■ TASK PROMPT:
In the data below, find the line with "sample: Root tip" and output it along with every later line, exactly, but not the pictures.

■ MATERIAL FOR THE TASK:
────────────────────────────────────────
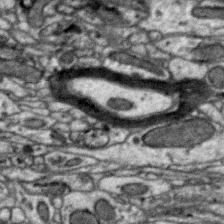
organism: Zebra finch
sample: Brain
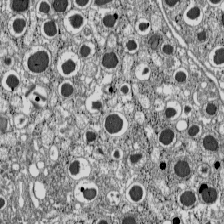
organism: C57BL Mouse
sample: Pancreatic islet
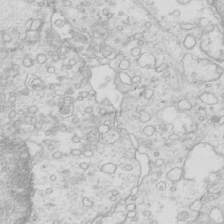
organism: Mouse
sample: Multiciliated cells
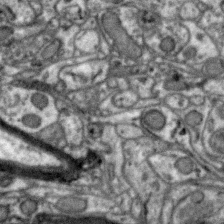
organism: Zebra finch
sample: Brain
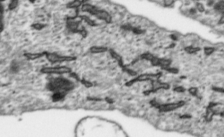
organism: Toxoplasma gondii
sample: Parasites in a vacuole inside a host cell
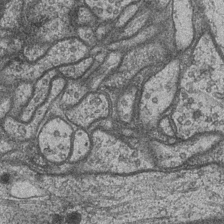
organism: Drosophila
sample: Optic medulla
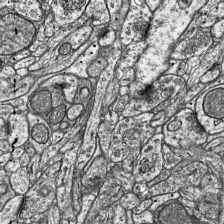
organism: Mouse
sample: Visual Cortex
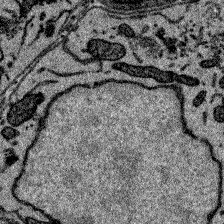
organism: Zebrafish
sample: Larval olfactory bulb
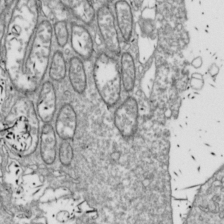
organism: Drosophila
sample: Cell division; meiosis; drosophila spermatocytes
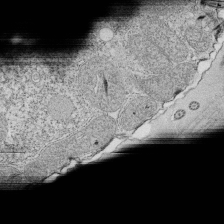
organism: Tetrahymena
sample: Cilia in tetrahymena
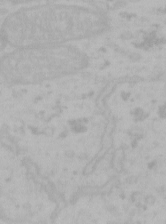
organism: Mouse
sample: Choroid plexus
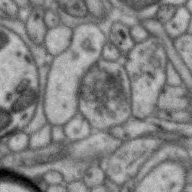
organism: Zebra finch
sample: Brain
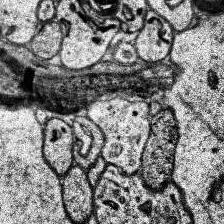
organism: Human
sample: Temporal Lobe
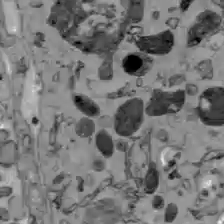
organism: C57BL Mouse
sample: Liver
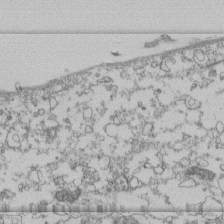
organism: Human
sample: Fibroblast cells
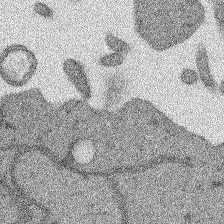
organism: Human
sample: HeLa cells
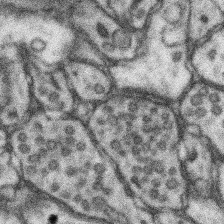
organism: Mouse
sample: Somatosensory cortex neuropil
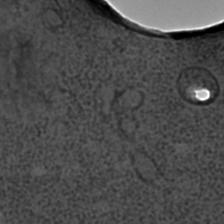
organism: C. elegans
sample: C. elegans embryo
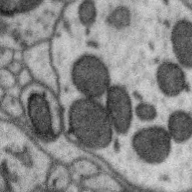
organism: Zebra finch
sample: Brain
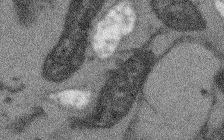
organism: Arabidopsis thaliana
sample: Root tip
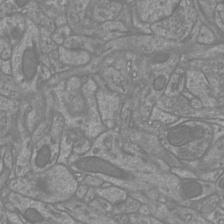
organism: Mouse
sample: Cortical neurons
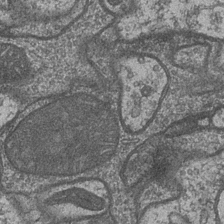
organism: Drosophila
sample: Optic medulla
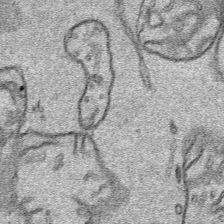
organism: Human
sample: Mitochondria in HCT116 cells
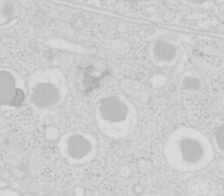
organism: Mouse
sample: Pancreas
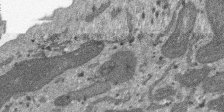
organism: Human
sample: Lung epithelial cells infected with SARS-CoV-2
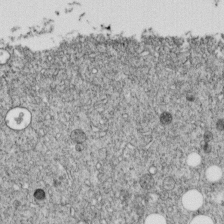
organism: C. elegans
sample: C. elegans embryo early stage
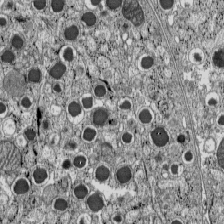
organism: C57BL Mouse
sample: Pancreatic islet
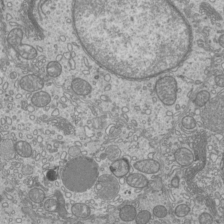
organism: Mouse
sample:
────────────────────────────────────────
■ ANSWER FOR THIS EXERCISE:
sample: Root tip
organism: Mouse
sample: Cortical neurons
organism: Drosophila
sample: Optic medulla
organism: Human
sample: Mitochondria in HCT116 cells
organism: Mouse
sample: Pancreas
organism: Human
sample: Lung epithelial cells infected with SARS-CoV-2
organism: C. elegans
sample: C. elegans embryo early stage
organism: C57BL Mouse
sample: Pancreatic islet
organism: Mouse
sample:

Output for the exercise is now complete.